**Task to complete**
Beginning with the line that holds "nach Michelangelos Schlacht von Cascina", copy each line to the end of the records exactly, except the pictures.

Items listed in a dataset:
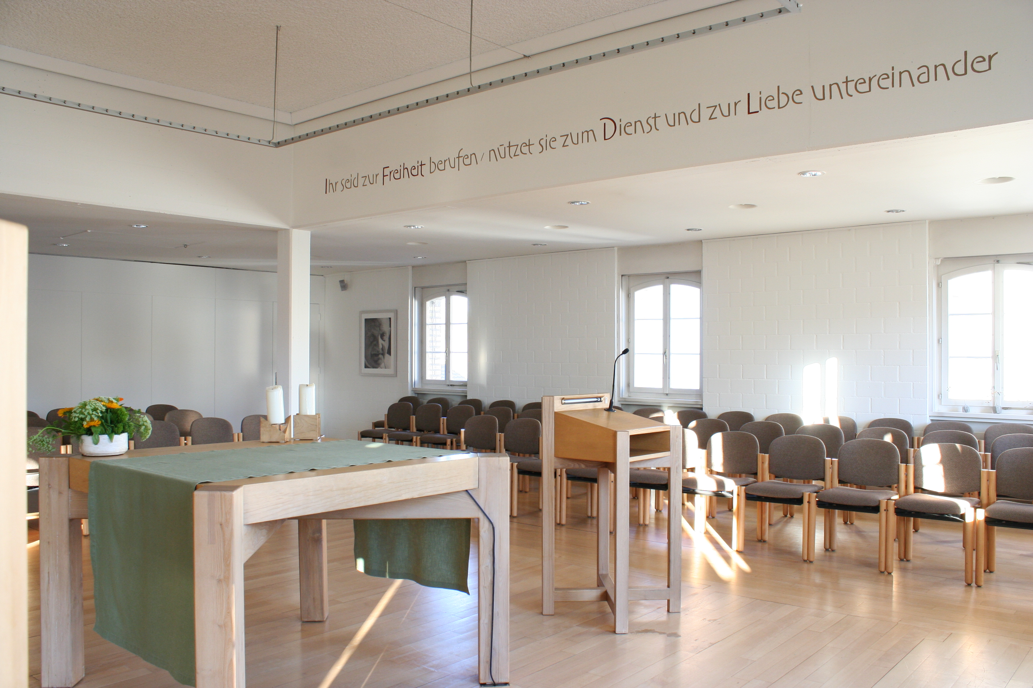 Römisch-katholische Kirche Johannes XXIII. in der Limi Greifensee, Gestaltung von Primo Lorenzetti
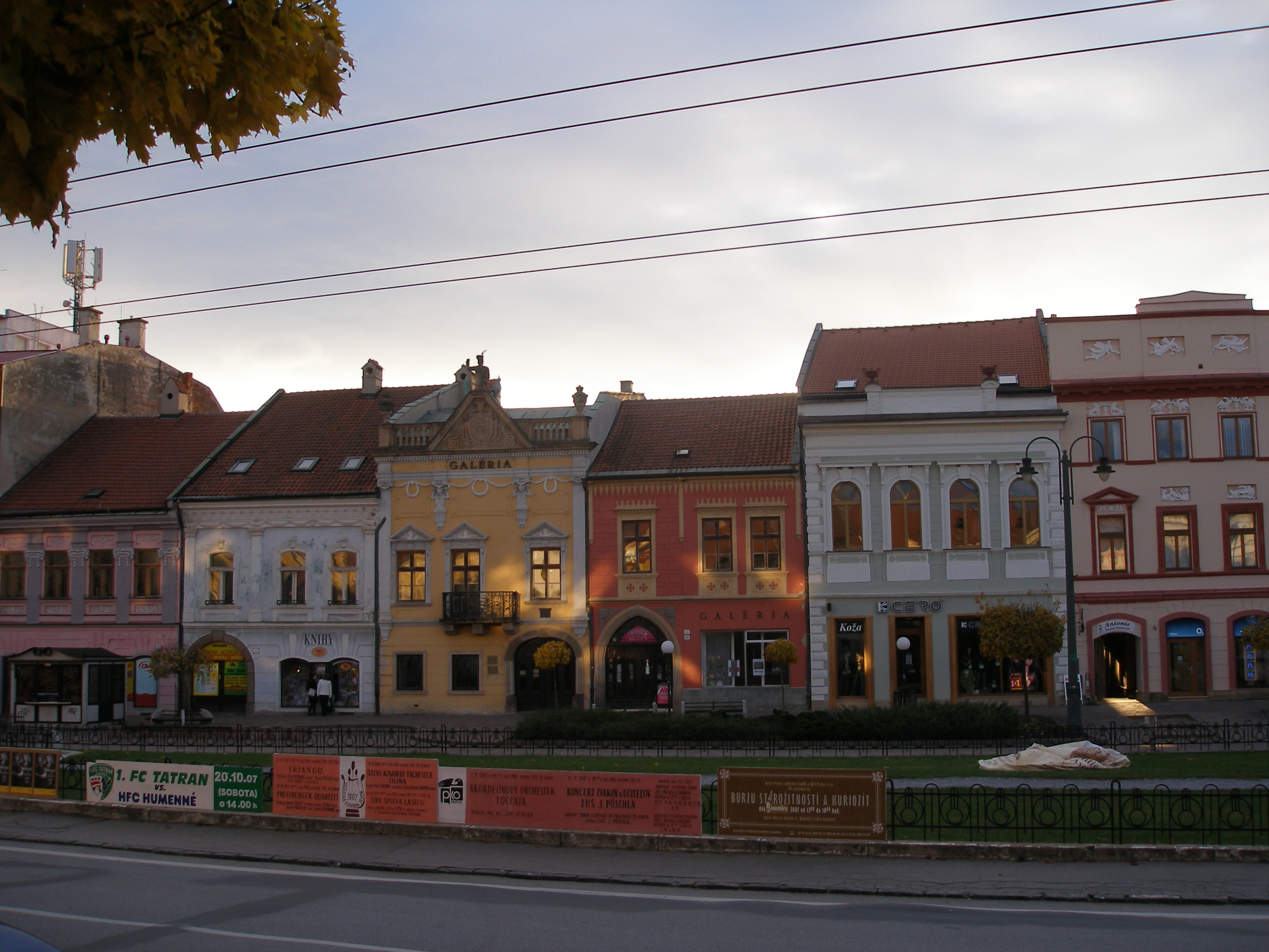 Jesenná nálada v historickom jadre mesta Prešov rok 2007
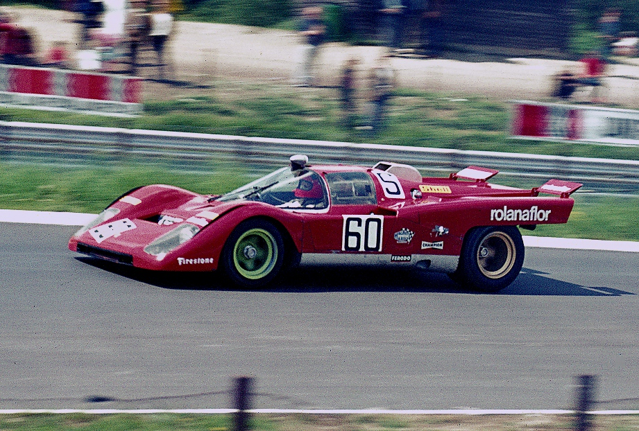 Bildbeschreibung: Ferrari 512M - Fahrer: Herbert Müller Fotograf: Lothar Spurzem Datum: 29-05-1971 beim Training zum ADAC-1000-km-Rennen auf dem Nürburgring
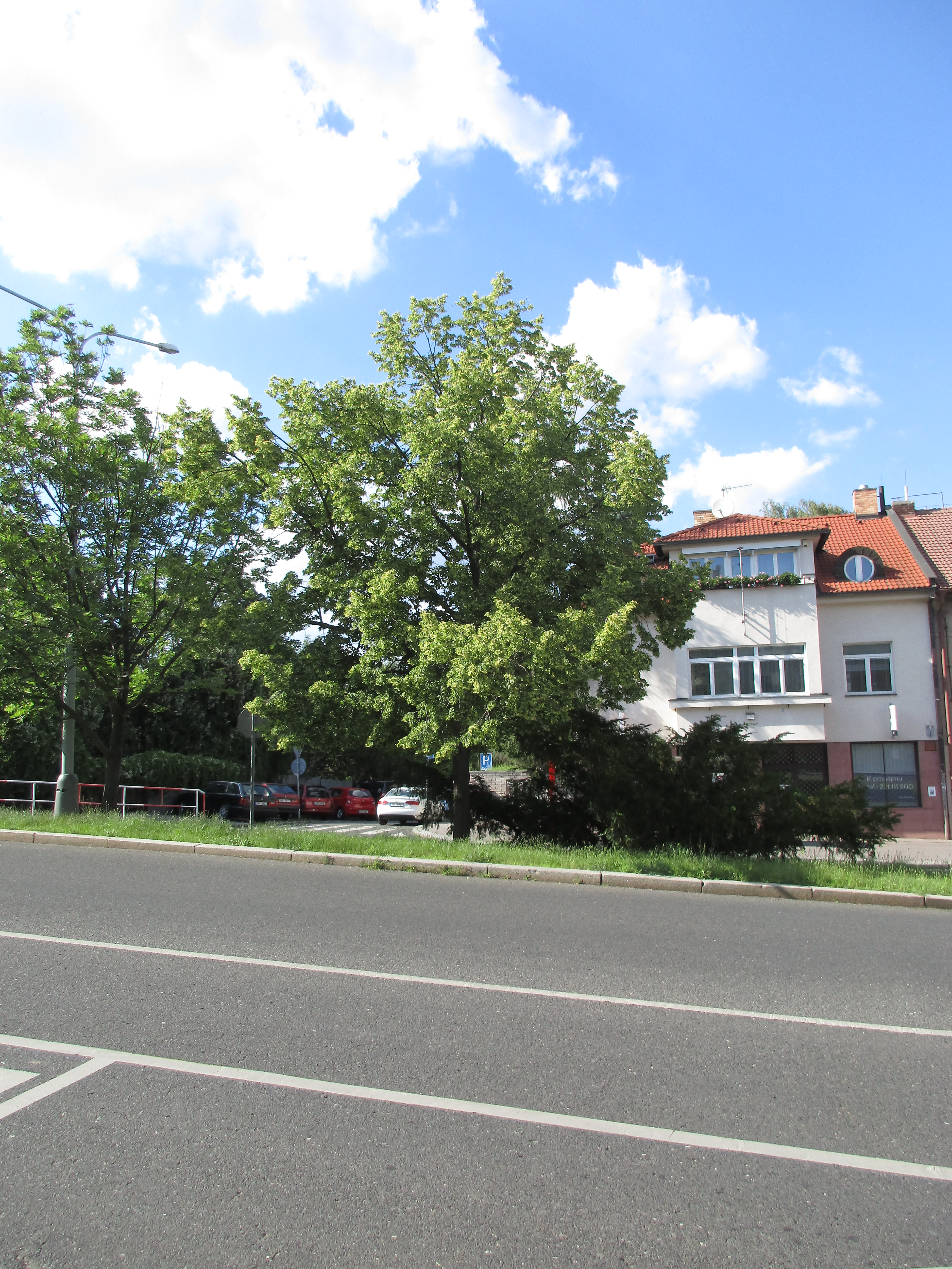 Lípa republiky. Praha 6 - Dejvice, křižovatka ulic Na Pískách, Šárecká a Na Špitálce. Vysazena roku 1968 na památku 50. výročí vzniku Československé republiky.
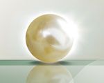 Mecklenburgische Versicherungsgruppe
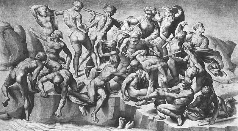 nach Michelangelos Schlacht von Cascina
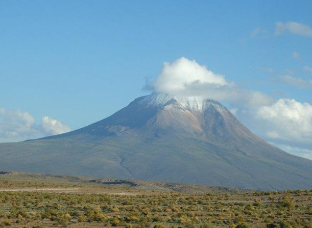 Nevado Cariquima o Mama Huanapa es un cerro isla, ubicado en el altiplano de la Región de Tarapacá (Chile)
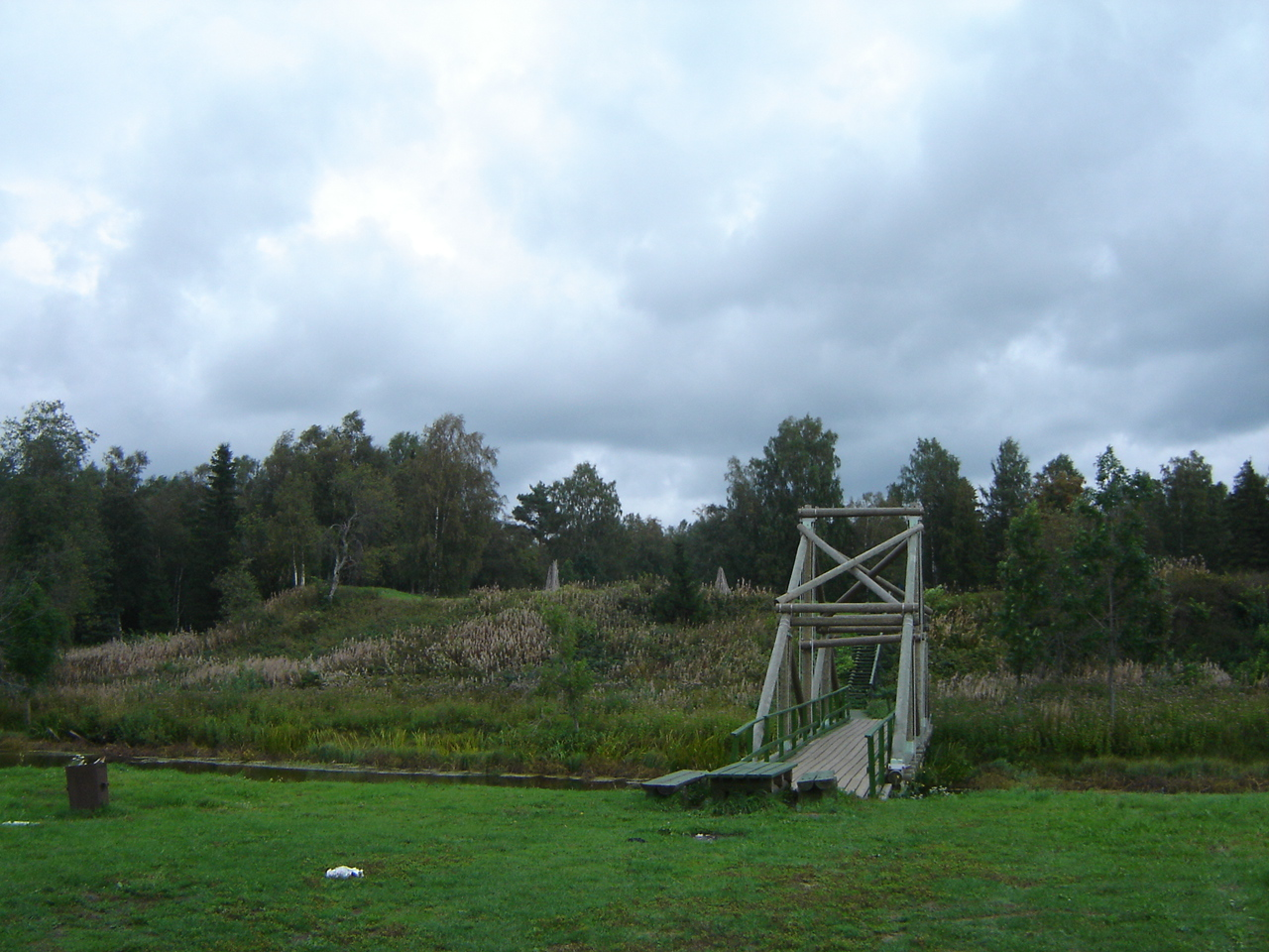 Lohu Jaanilinna vall koos uue sillaga
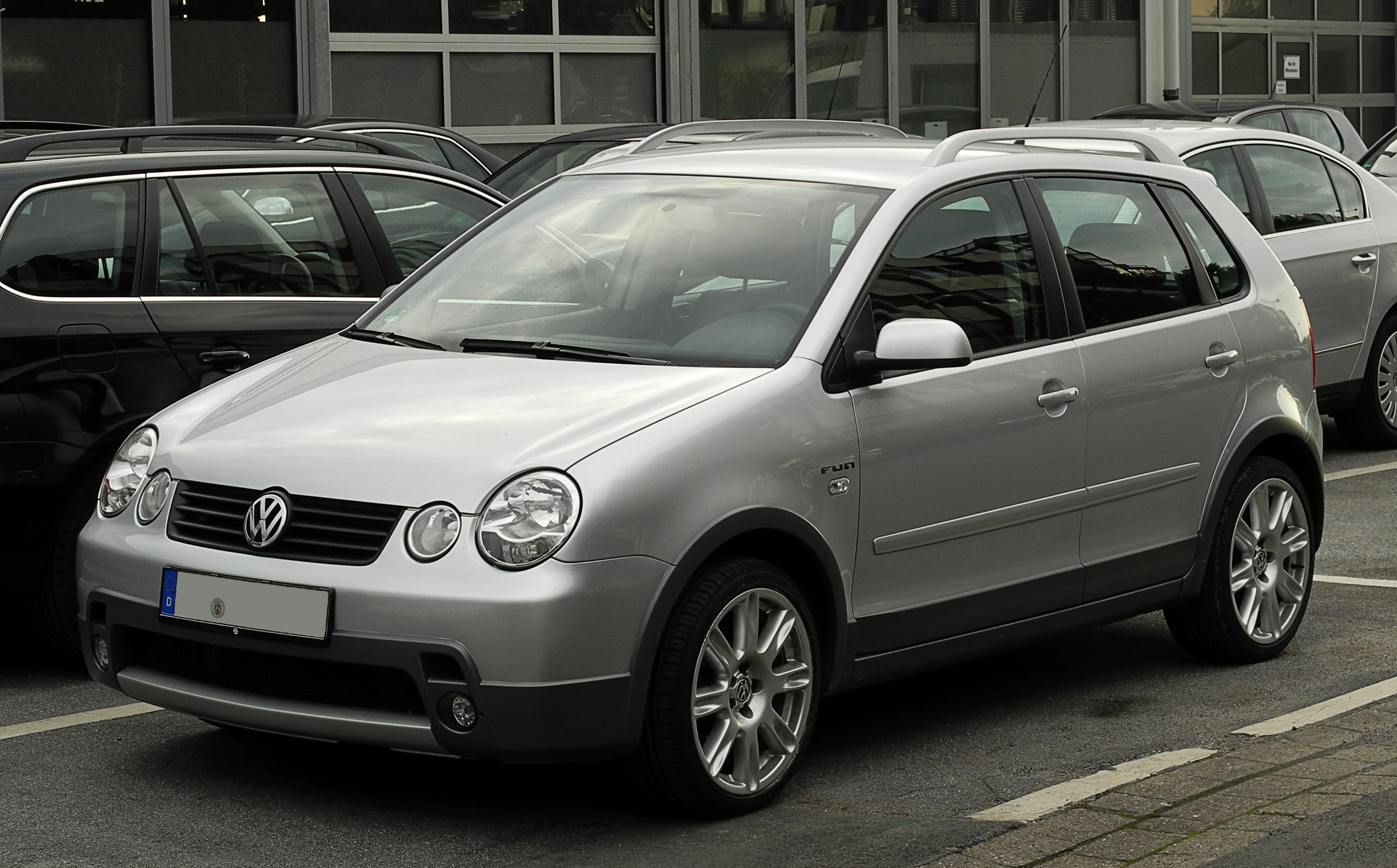 VW Polo Fun (IV)
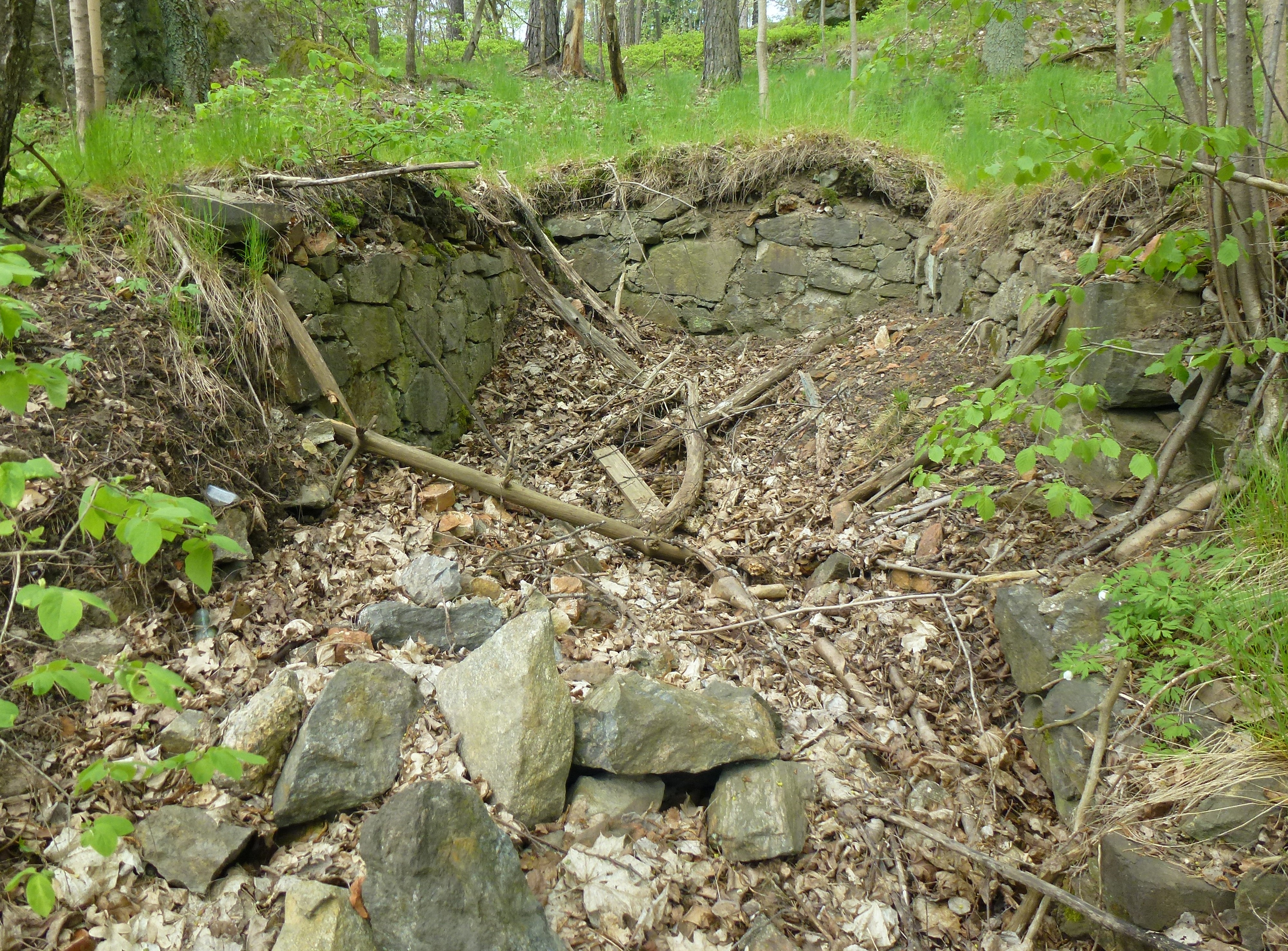 Sadelmakartorpet, , Lindvreten, rester efter jordkällar
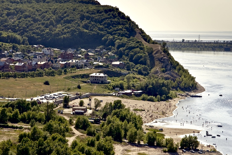 Пляж у села Моркваши, Самарская область

**Exercise answer**
 nach Michelangelos Schlacht von Cascina
 Nevado Cariquima o Mama Huanapa es un cerro isla, ubicado en el altiplano de la Región de Tarapacá (Chile)
 Lohu Jaanilinna vall koos uue sillaga
 VW Polo Fun (IV)
 Sadelmakartorpet, , Lindvreten, rester efter jordkällar
 Пляж у села Моркваши, Самарская область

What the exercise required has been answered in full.